The trial Court accepted the same. According to the petitioner, once a report was rejected from consideration, the evidence, that form part of the record, cannot be separated, much less, taken into consideration. Reliance is placed upon the bracketed portion in sub-rule (2) of Rule 10 of Order XXVI C.P.C. It reads as under: “O.XXVI R.10 (1) xxxx (2) Report and depositions to be evidence in suit: The report of the Commissioner and the evidence taken by him (but not the evidence without the report) shall be evidence in the suit and shall form part of the record; but the Court or, with the permission of the Court, any of the parties to the suit may examine the Commissioner personally in open Court touching any of the matters referred to him or mentioned in his report, or as to his report, or as to the manner in which he has made the investigation. (3) Commissioner may be examined in person: Where the Court is for any reason dissatisfied with the proceedings of the Commissioner, it may direct such further inquiry to be made as it shall think fit”. The purport of sub-rule (2) is, that the report, as well as depositions recorded by a Commissioner, appointed under Rule 9; would form part of record.
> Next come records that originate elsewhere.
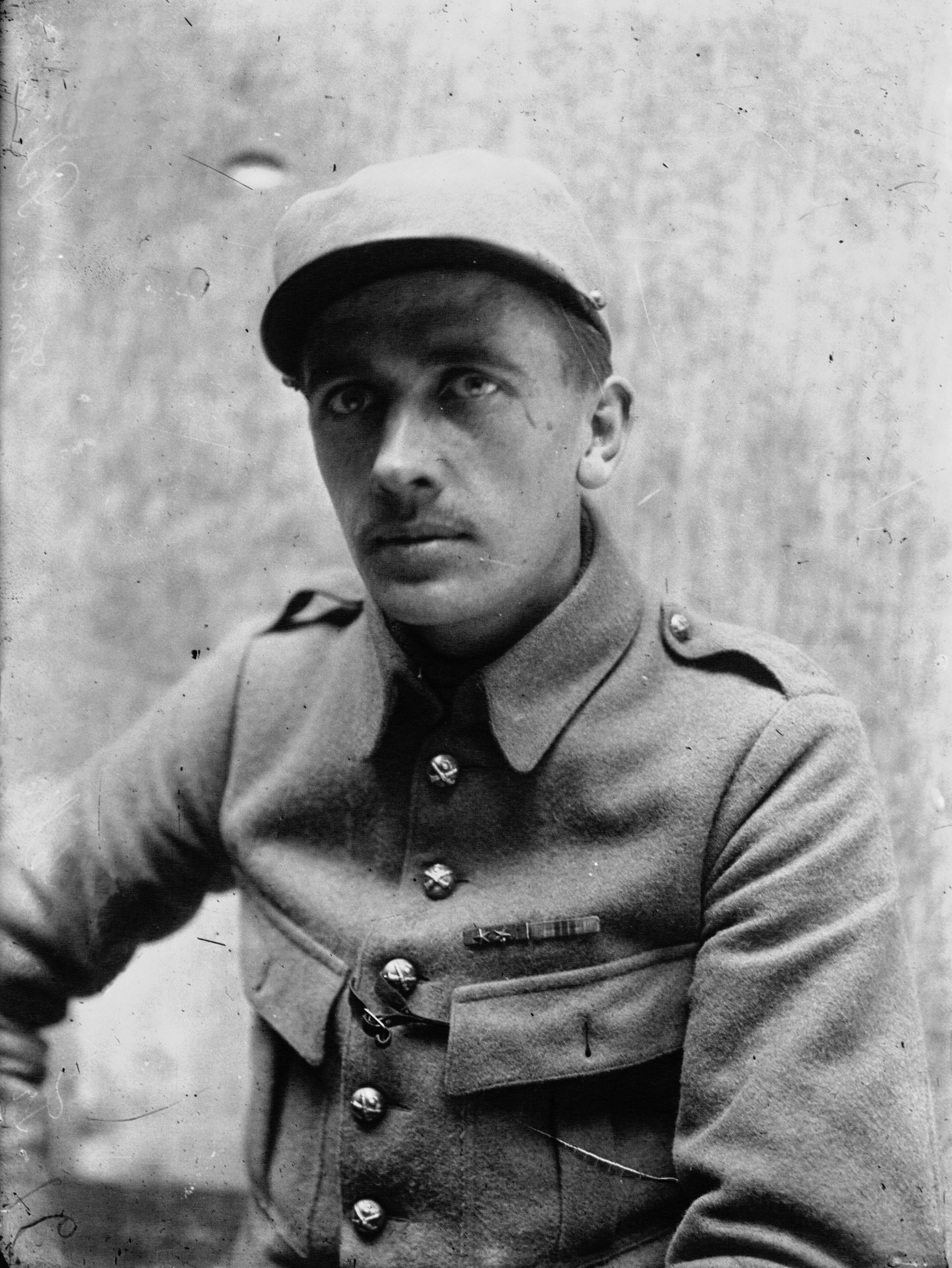 Paris-Roubaix cycliste : Francis Pelissier.
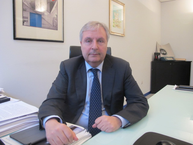 Roberto Iadicicco, direttore responsabile dell'Agi Agenzia Giornalistica Italia
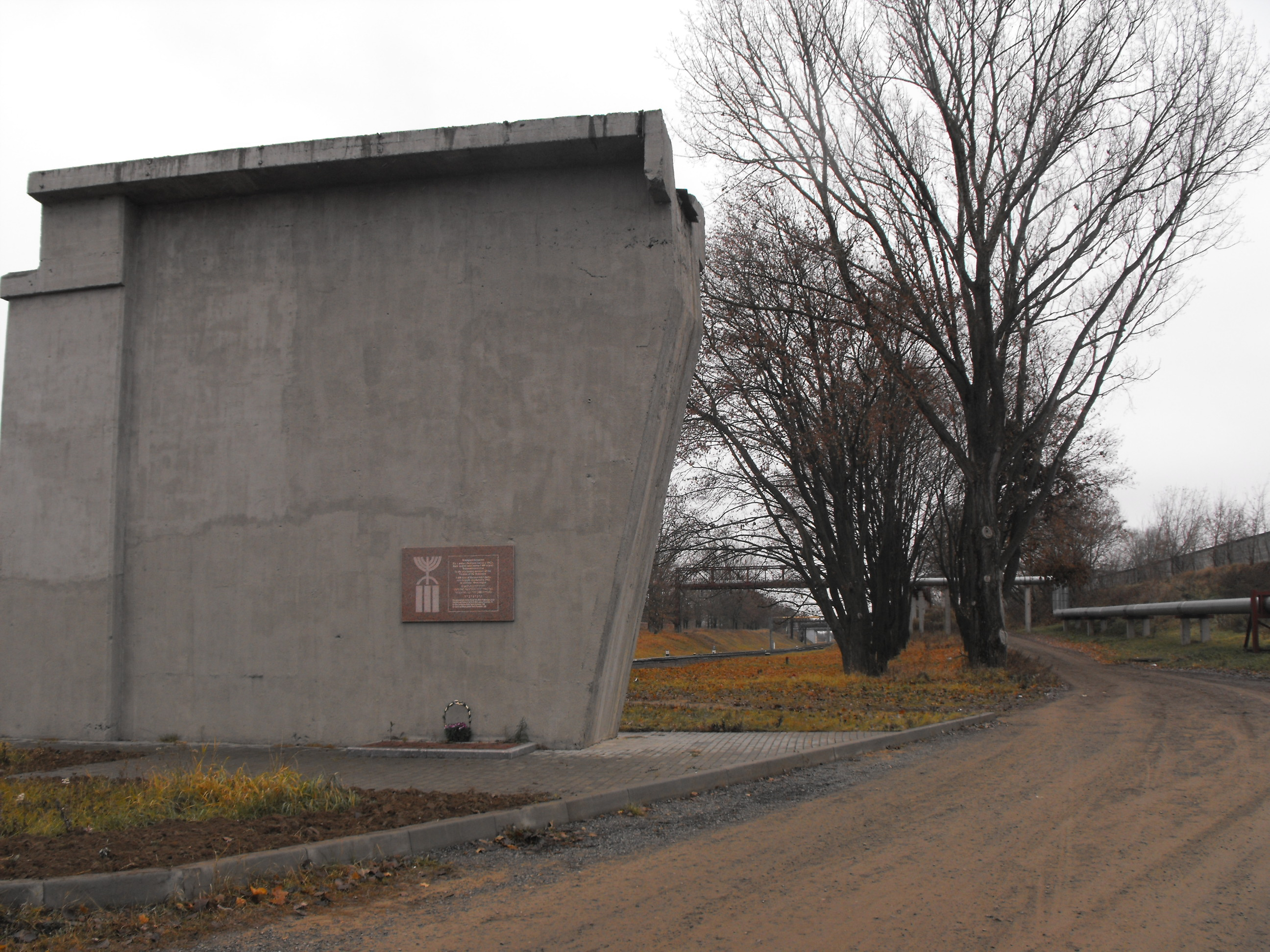 Мемориальная доска в память 3 400 евреям - узникам Барановичского гетто, убитым нацистами недалеко от этого места 4 марта 1942 года. Открыта 8 июля 2009 г. на ул. Промышленной в районе «Зеленого моста».
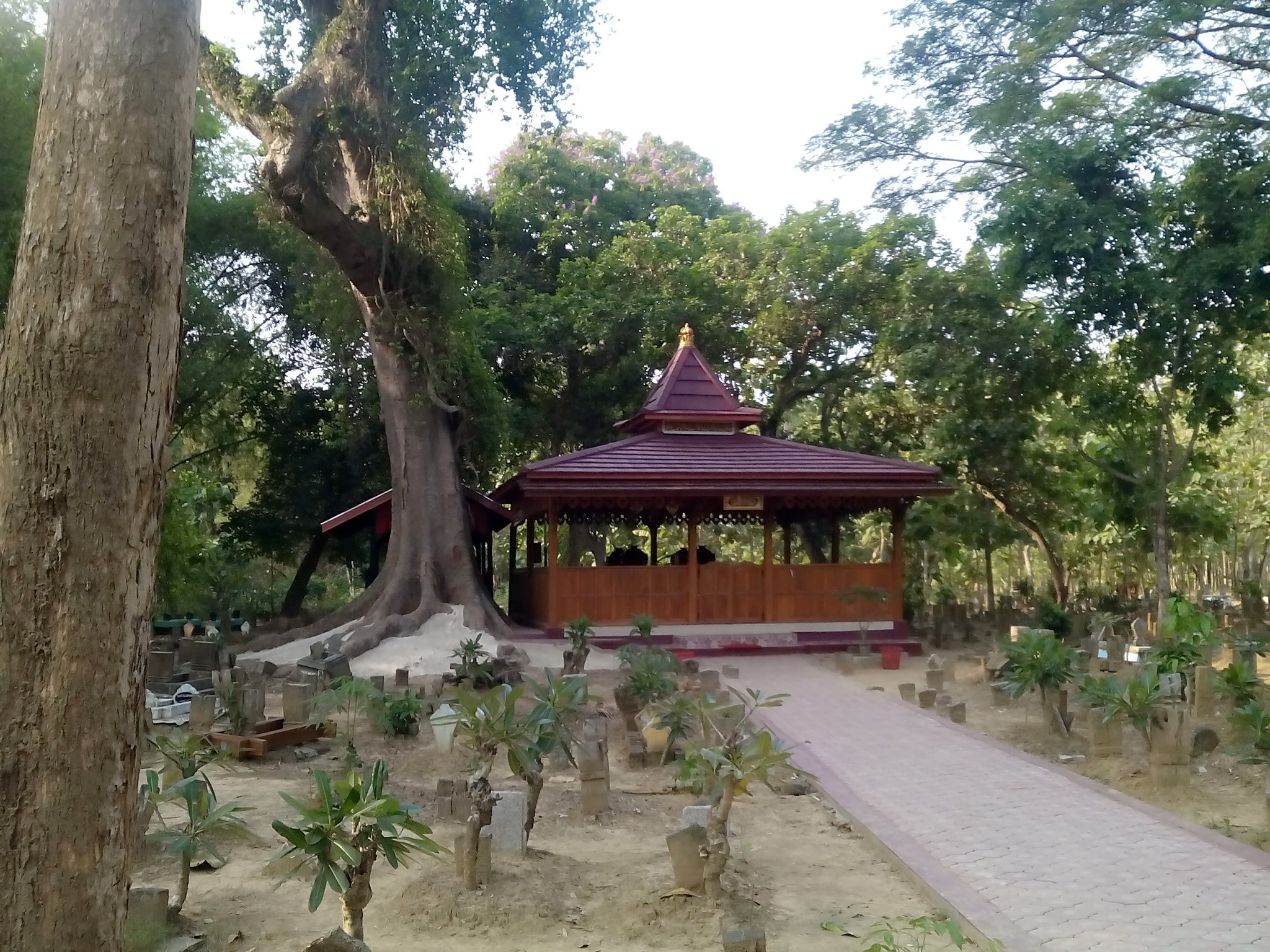 Sesepuh Desa Pekalongan Kec. Winong Kab. Pati

What is suggested in the bracketed portion of the sub-rule is that mere evidence cannot be filed, or be treated as part of record, unless it is accompanied by the report. Even where the Court refuses to accept the findings recorded in the report, it would not cease to be part of record. Axiomatically, the evidence that is filed along with a report does not cease to be part of record, on the ground that the finding in the report was not accepted. The acceptance or otherwise of a report, submitted by a Commissioner, would not have any effect upon the report, as well as the evidence, as to their being part of the record. From a perusal of the order under revision, it is clear that on 05-04-2007 the trial Court issued a direction, which does not accord with the observations made in its order dated 31-08-2006. Through its order passed on the memo, the trial Court had set the record correct. Therefore, it does not warrant any interference. The C.R.P. is accordingly dismissed. There shall be no order as to costs.